• [Requirement]: Without the pictures, set down everything in the listing exactly.

• [Supplied material]:
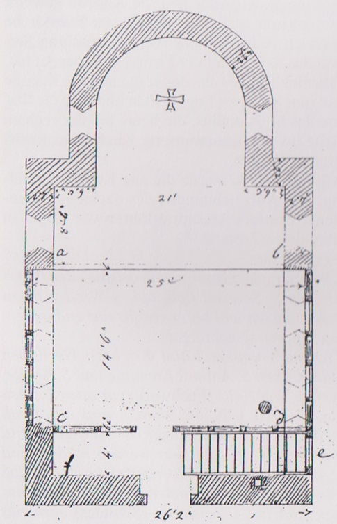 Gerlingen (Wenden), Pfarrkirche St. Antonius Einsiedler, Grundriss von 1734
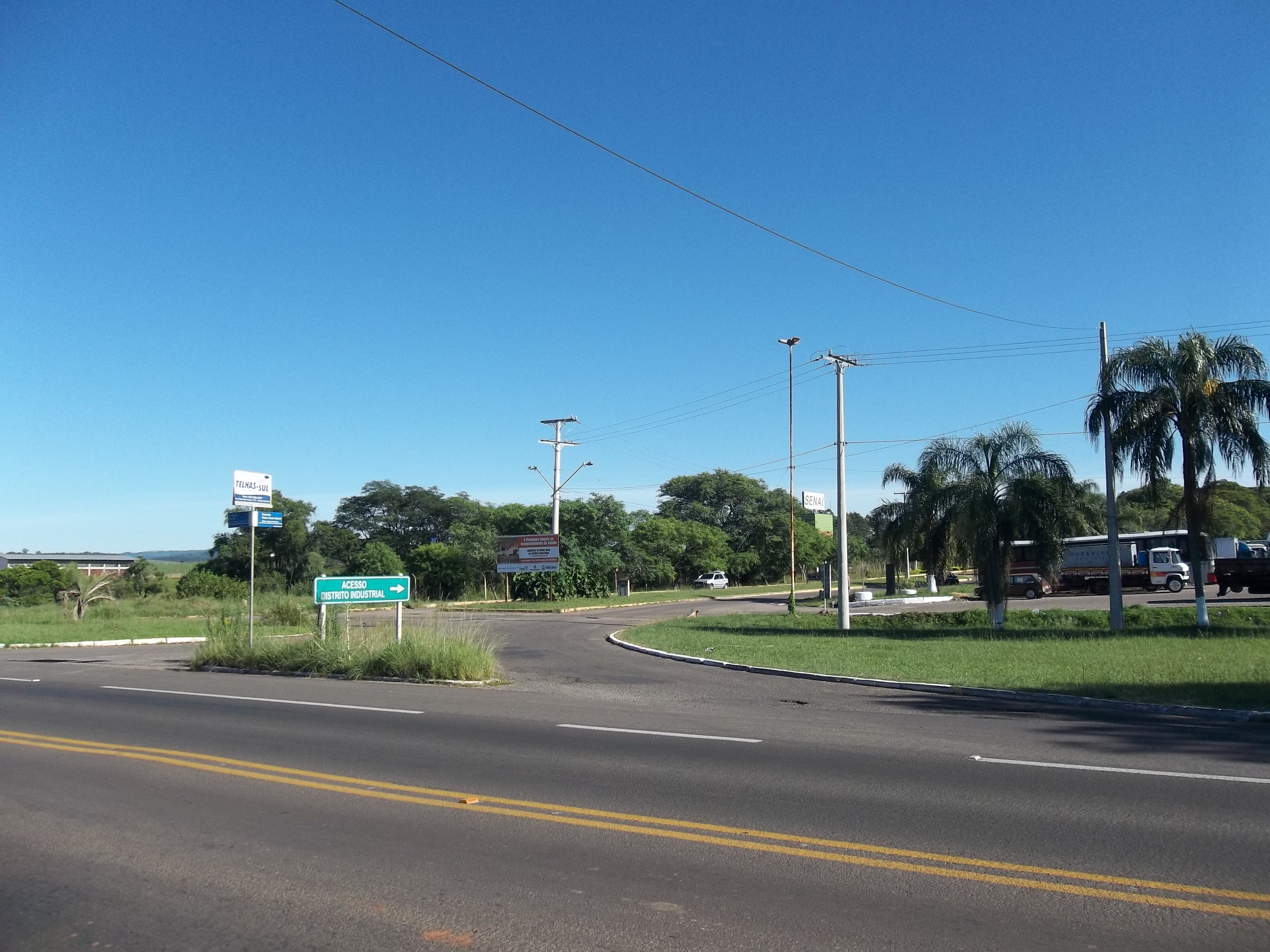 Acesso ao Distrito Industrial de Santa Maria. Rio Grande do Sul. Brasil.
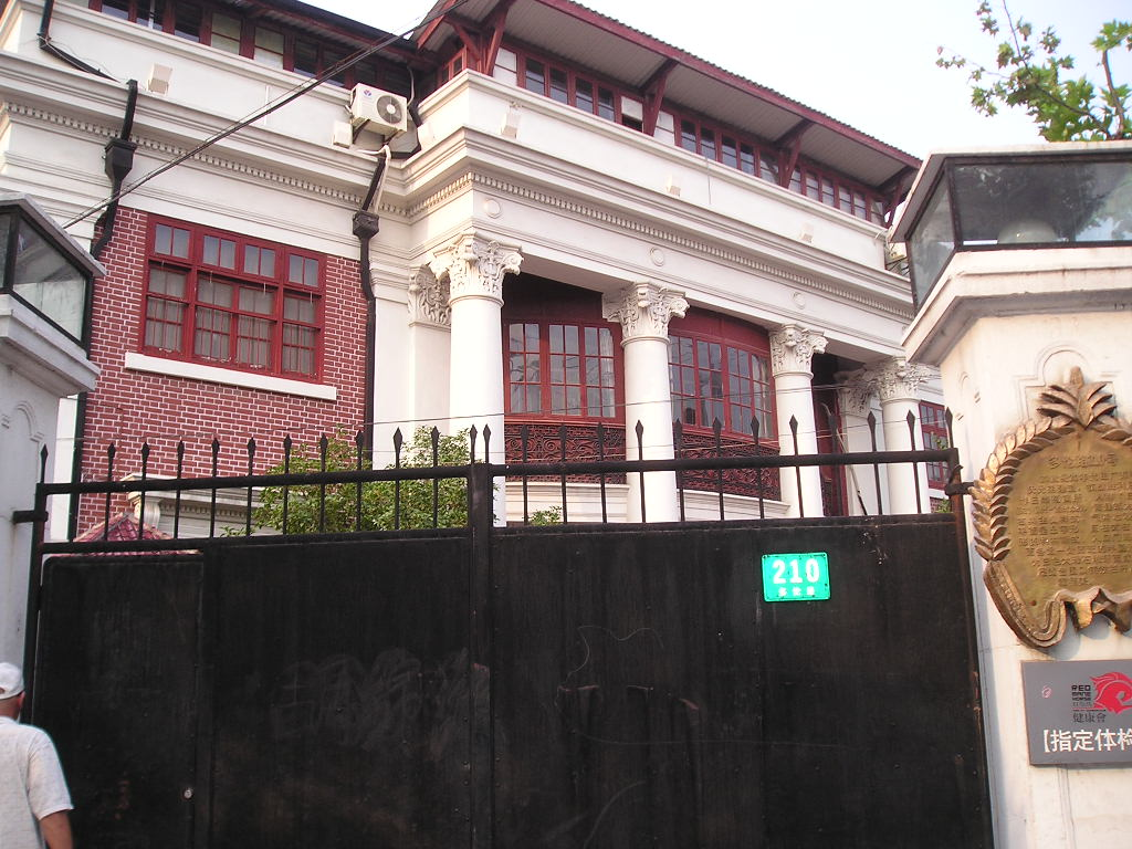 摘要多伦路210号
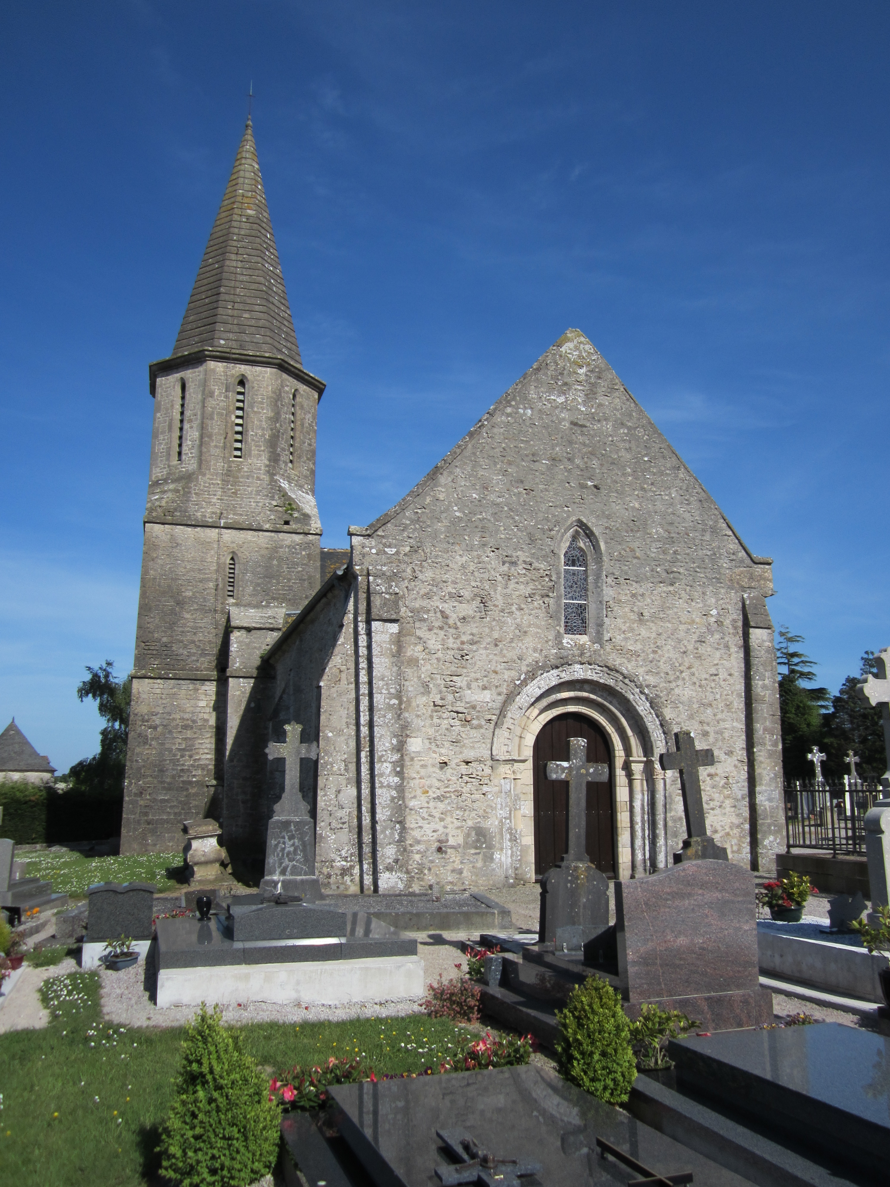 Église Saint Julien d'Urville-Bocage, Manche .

• [Exercise output]:
 Gerlingen (Wenden), Pfarrkirche St. Antonius Einsiedler, Grundriss von 1734
 Acesso ao Distrito Industrial de Santa Maria. Rio Grande do Sul. Brasil.
 摘要多伦路210号
 Église Saint Julien d'Urville-Bocage, Manche .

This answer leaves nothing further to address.